You are allowed to bring TWO 8.5" by 11" sheets of notes to the exam;
both sides of the sheets can be used.
Calculators, laptop computers, Palm Pilots and the like are not permitted.
You are expected to know what is meant by
a Bernoulli random variable with parameter p
a binomial random variable with parameters (n,p)
a geometric random variable with parameter p
a Poisson random variable with parameter (lambda)
a random variable uniformly distributed on (a,b)
an exponential random variable with parameter (lambda)
a gamma random variable with parameters (t, lambda)

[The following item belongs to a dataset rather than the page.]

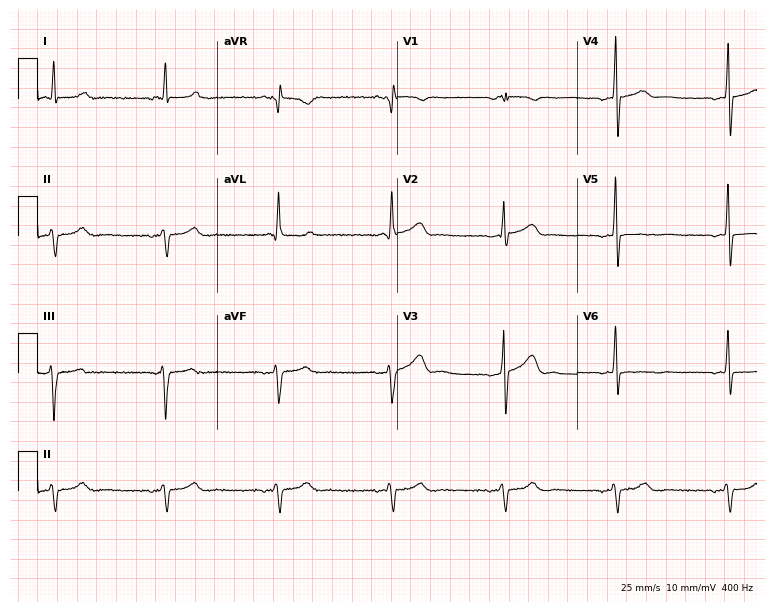
Resting 12-lead electrocardiogram. Patient: a 73-year-old male. None of these six findings is recorded: first-degree AV block, right bundle branch block (RBBB), left bundle branch block (LBBB), sinus bradycardia, atrial fibrillation (AF), sinus tachycardia. Only these six findings were labelled.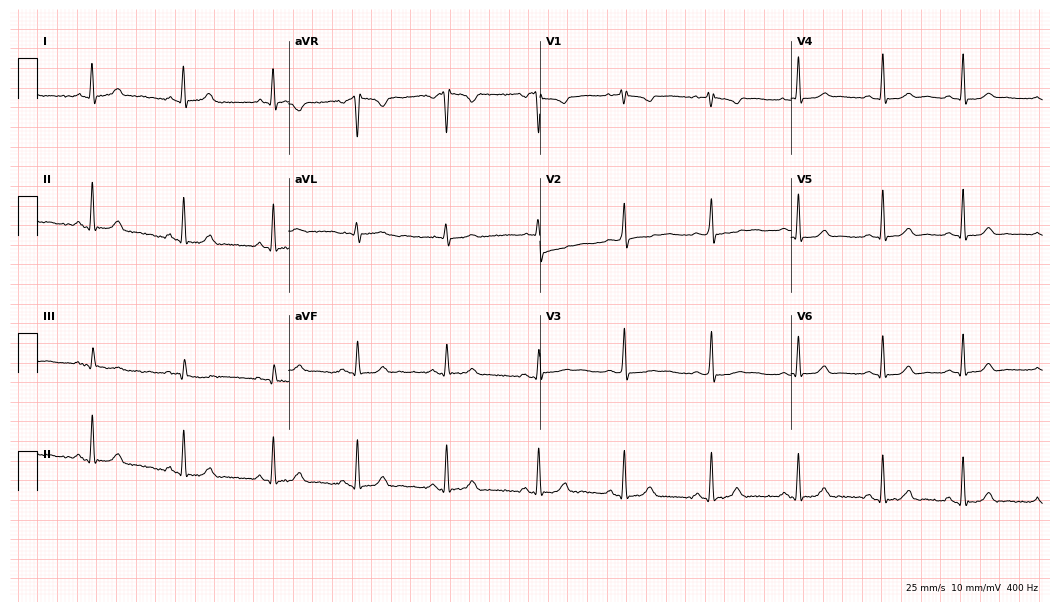
ECG (10.2-second recording at 400 Hz) — a female patient, 34 years old. Labelled as a normal ECG.

a Gaussian random variable with mean (mu) and variance
(sigma)2
a bivariate random variable (X,Y) uniformly distributed on a
region of the plane
and
jointly Gaussian random variables with means (mu)x
and (mu)y respectively, variances (sigmax)2
and (sigmay)2 respectively, and correlation
coefficient (rho)
If you have forgotten the formulas for the pmf/pdf/CDF
or the mean and variance of these (or do not have them written down on your
sheets of notes,) you will not
be given these pieces of information during the exam.
A table of values of the unit Gaussian CDF will be supplied to you if
it is needed on the exam.